Here's a simple example matching diamond cuts with slight misspellings:

```{r quick-start}
# Your messy data
x <- data.frame(
  name = c("Idea", "Premiom", "Very Good"), 
  id = 1:3
)

# Reference data
y <- data.frame(
  approx_name = c("Ideal", "Premium", "VeryGood"), 
  grp = c("A", "B", "C")
)

# Fuzzy join with max distance of 2 edits
fuzzystring_inner_join(
  x, y,
  by = c(name = "approx_name"),
  max_dist = 2,
  distance_col = "distance"
)
```

## Key Features

### All Join Types Supported

**fuzzystring** supports all standard join types. Below is a small, reusable
example dataset so you can compare the behavior of each join family.

```{r join-datasets}
x_join <- data.frame(
  name = c("Idea", "Premiom", "Very Good", "Gooood"),
  id = 1:4
)

y_join <- data.frame(
  approx_name = c("Ideal", "Premium", "VeryGood", "Good"),
  grp = c("A", "B", "C", "D")
)
```

- `fuzzystring_inner_join()`: Only matching rows.
- `fuzzystring_left_join()`: All rows from `x`, matching rows from `y`.
- `fuzzystring_right_join()`: All rows from `y`, matching rows from `x`.
- `fuzzystring_full_join()`: All rows from both tables.
- `fuzzystring_semi_join()`: Rows from `x` that have a match in `y`.
- `fuzzystring_anti_join()`: Rows from `x` that don't have a match in `y`.

#### Inner join

```{r join-inner, eval = TRUE}
fuzzystring_inner_join(
  x_join, y_join,
  by = c(name = "approx_name"),
  max_dist = 2,
  distance_col = "distance"
)
```

#### Left join

```{r join-left, eval = TRUE}
fuzzystring_left_join(
  x_join, y_join,
  by = c(name = "approx_name"),
  max_dist = 2,
  distance_col = "distance"
)
```

#### Right join

```{r join-right, eval = TRUE}
fuzzystring_right_join(
  x_join, y_join,
  by = c(name = "approx_name"),
  max_dist = 2,
  distance_col = "distance"
)
```

#### Full join

```{r join-full, eval = TRUE}
fuzzystring_full_join(
  x_join, y_join,
  by = c(name = "approx_name"),
  max_dist = 2,
  distance_col = "distance"
)
```

#### Semi join (rows from `x` with a match in `y`)

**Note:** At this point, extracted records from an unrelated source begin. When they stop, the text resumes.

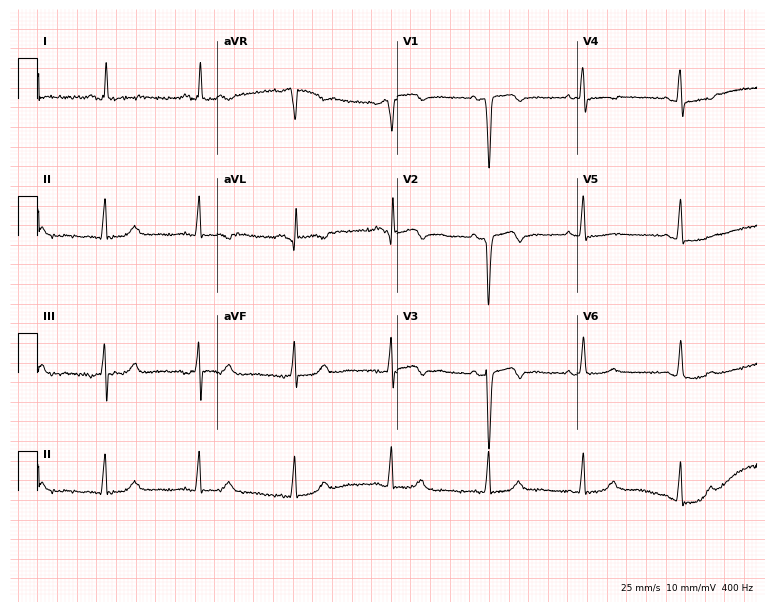
12-lead ECG from a female patient, 55 years old (7.3-second recording at 400 Hz). No first-degree AV block, right bundle branch block, left bundle branch block, sinus bradycardia, atrial fibrillation or sinus tachycardia recorded for this tracing.
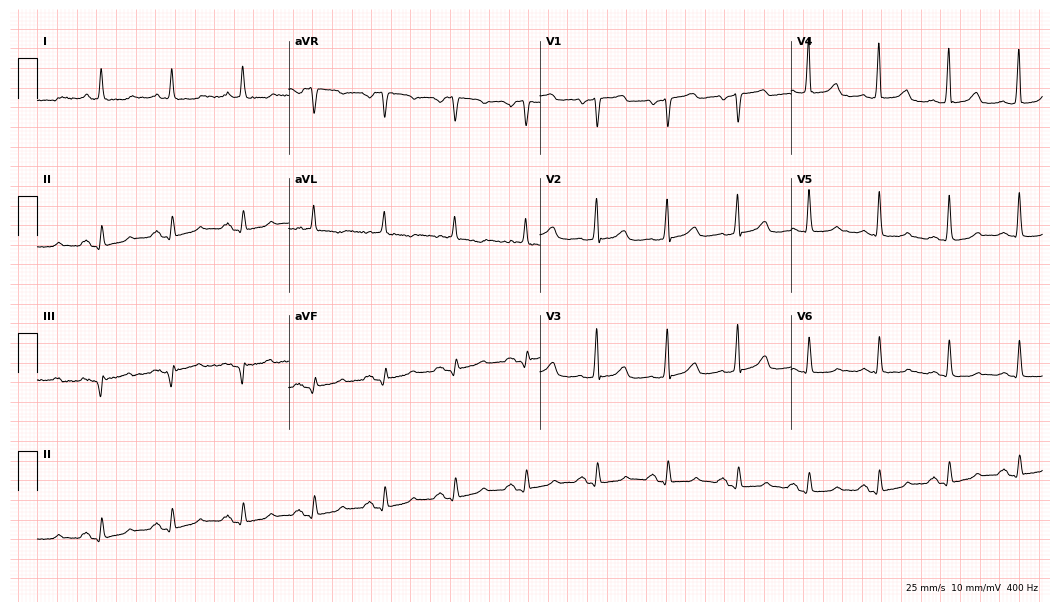
Electrocardiogram, an 83-year-old female patient. Of the six screened findings (first-degree AV block, right bundle branch block (RBBB), left bundle branch block (LBBB), sinus bradycardia, atrial fibrillation (AF), sinus tachycardia), none is recorded.
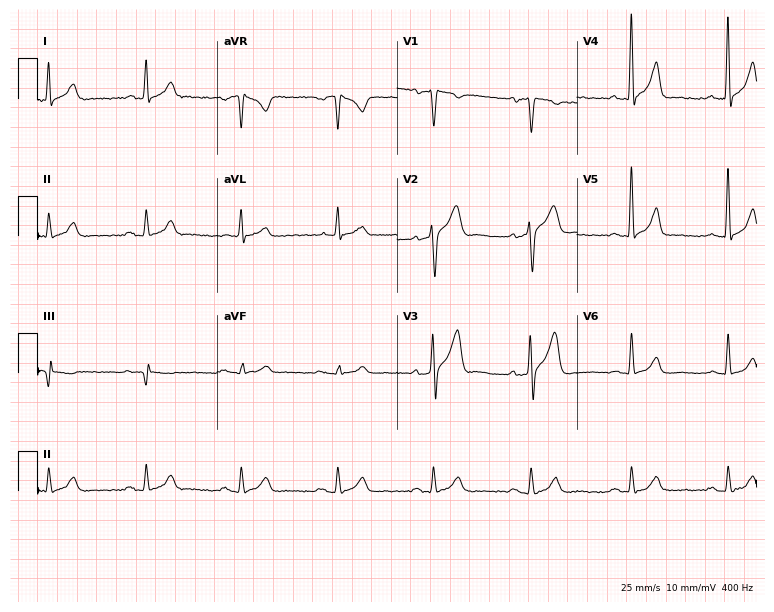
ECG — a male, 62 years old. Screened for six findings — first-degree AV block, right bundle branch block, left bundle branch block, sinus bradycardia, atrial fibrillation, sinus tachycardia — none is recorded. Findings outside these six are not listed.
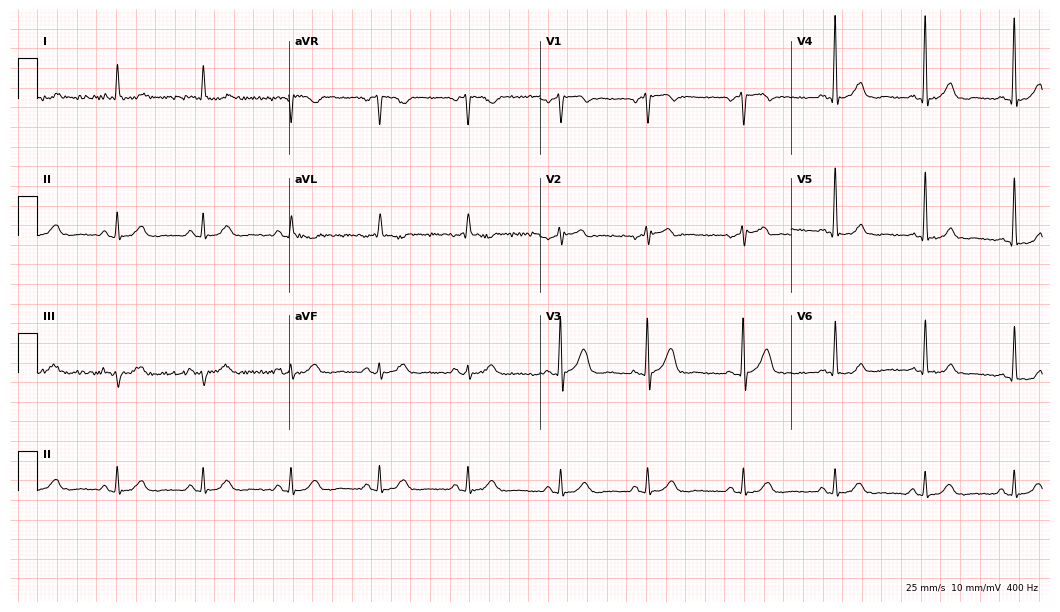
Standard 12-lead ECG recorded from a 79-year-old male (10.2-second recording at 400 Hz). Read as a normal ECG.

```{r join-semi, eval = TRUE}
fuzzystring_semi_join(
  x_join, y_join,
  by = c(name = "approx_name"),
  max_dist = 2
)
```

#### Anti join (rows from `x` without a match in `y`)

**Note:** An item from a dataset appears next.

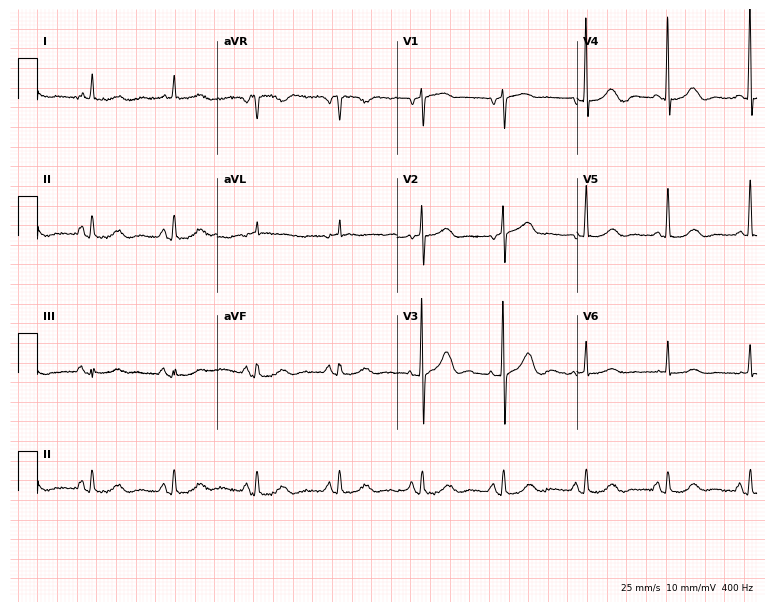
Standard 12-lead ECG recorded from an 81-year-old woman. Read as a normal ECG.

```{r join-anti, eval = TRUE}
fuzzystring_anti_join(
  x_join, y_join,
  by = c(name = "approx_name"),
  max_dist = 2
)
```

#### Using the generic `fuzzystring_join()`

If you prefer a single entry point, you can use `fuzzystring_join()` directly
by specifying `mode`.

```{r join-generic, eval = TRUE}
fuzzystring_join(
  x_join, y_join,
  by = c(name = "approx_name"),
  max_dist = 2,
  mode = "left",
  distance_col = "distance"
)
```

### Multiple Distance Methods

You can choose from various distance metrics provided by the `stringdist` package:

```{r distance-methods, eval = FALSE}
# Optimal String Alignment (default)
fuzzystring_inner_join(x, y, by = c(name = "approx_name"), method = "osa")

# Damerau-Levenshtein
fuzzystring_inner_join(x, y, by = c(name = "approx_name"), method = "dl")

# Jaro-Winkler (good for names)
fuzzystring_inner_join(x, y, by = c(name = "approx_name"), method = "jw")

# Soundex (phonetic matching)
fuzzystring_inner_join(x, y, by = c(name = "approx_name"), method = "soundex")
```

### Case-Insensitive Matching

Use `ignore_case = TRUE` to ignore capitalization:

```{r ignore-case, eval = FALSE}
fuzzystring_inner_join(
  x, y, 
  by = c(name = "approx_name"),
  ignore_case = TRUE,
  max_dist = 1
)
```

## Advanced Usage

### Multiple Column Joins

You can match on multiple columns using different matching functions for each:

```{r multi-column, eval = FALSE}
fuzzystring_inner_join(
  x, y,
  by = c(name = "approx_name", value = "approx_value"),
  match_fun = list(
    name = function(x, y) stringdist::stringdist(x, y) <= 1,
    value = function(x, y) abs(x - y) < 0.5
  )
)
```

## Performance

**fuzzystring** uses a C++ implementation for row binding combined with a `data.table` backend for fast performance on large datasets. It is optimized for memory efficiency and type safety.